Wage increases are partly government-driven. China's 12th Five Year Plan (2011-15) aims to raise the national minimum wage by an average of at least 13 percent each year, faster than in previous years. Local authorities are free to set their wages above the national level. In fact, provinces have increased minimum wages by an average of 16 percent this year, following a 20 percent increase last year.

Shenzhen in the PRD region tops the list in terms of minimum wages, with minimum monthly pay of 1,600 yuan ($258). This has forced more than half the companies in our survey to raise wages more than they had planned to, particularly for their least skilled workforce.

As salaries rise, only the fittest will survive.
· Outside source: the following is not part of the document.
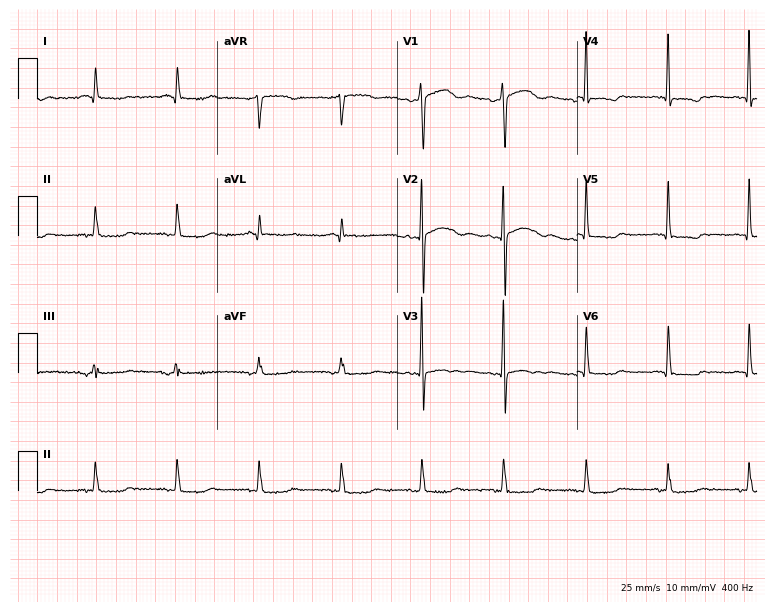
Resting 12-lead electrocardiogram. Patient: a 77-year-old male. None of these six findings is recorded: first-degree AV block, right bundle branch block, left bundle branch block, sinus bradycardia, atrial fibrillation, sinus tachycardia. Findings outside these six are not listed.
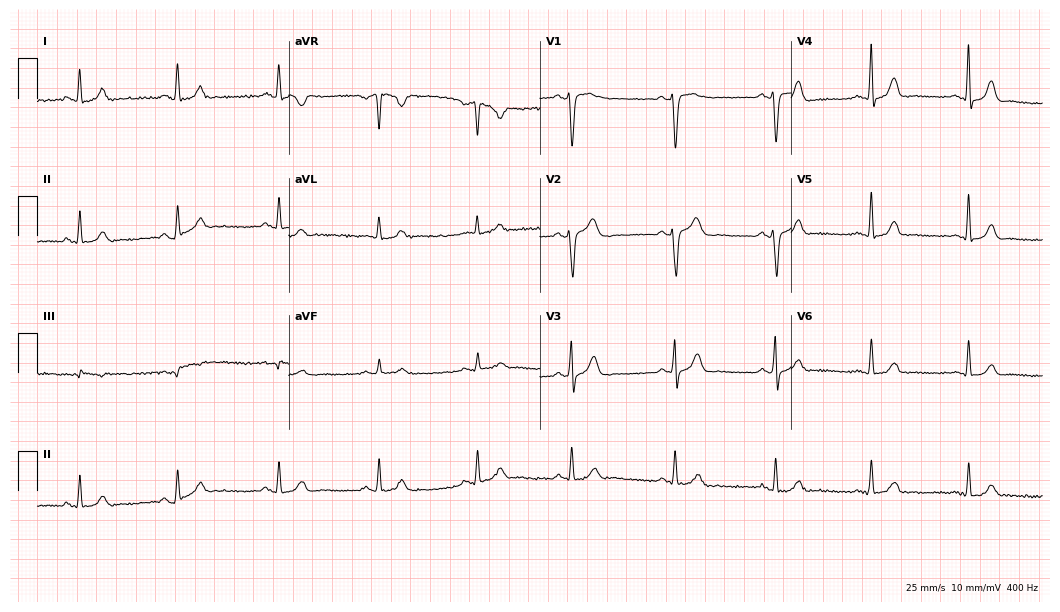
12-lead ECG (10.2-second recording at 400 Hz) from a 42-year-old female. Screened for six findings — first-degree AV block, right bundle branch block, left bundle branch block, sinus bradycardia, atrial fibrillation, sinus tachycardia — none is recorded.

Naturally, larger companies are better able to compete by investing more in technology and securing larger, longer-term orders from overseas customers. Three out of five companies surveyed said they are responding with bigger investments in machinery. They are also investing in process automation tools, outsourcing or partially sub-contracting production, boosting in-house design functions, and hiring employment agencies to find new workers.

Moving production to cheaper locations is also an option, but a costly one. And such decisions are not driven purely by labor cost considerations. Relocation means losing proximity to suppliers and customers, dealing with new tax and regulatory regimes, and bearing higher transport costs. That said, our survey suggests that companies are increasingly willing to consider moving out of the PRD region or expanding to new locations.

About 30 percent of the companies surveyed said they planned to move factories inland, while 10 percent said they would move out of China altogether. Both figures are more than double that of last year's. Within China, many companies in the PRD region want to move westward to the Guangxi Zhuang autonomous region, where wages are 30 percent lower. Other popular destinations include Jiangsu, Hunan, Hubei and Jiangxi provinces. The favoured overseas destinations are Cambodia, Bangladesh and Vietnam.

Labor shortage has long been a challenge in the PRD region. But manufacturing wage trends of the past few years in the region reflect the nationwide situation because the labor market is highly mobile. A squeeze on the surplus labor pool in the Delta leads to rising inland wages and pushes up real wages for migrants leaving agriculture jobs.

There is also a new element fuelling the wage spiral - China's aging workforce. The number of people aged between 15 and 59 years fell by 3.45 million in 2012, the first absolute decrease in the labor force since the late 1970s. Add this ingredient to the mix, and it's easy to see why the Lewis Turning Point has arrived in China a few years earlier than many had anticipated.

Kelvin Lau is senior economist and Stephen Green is head of Greater China Research at Standard Chartered Bank.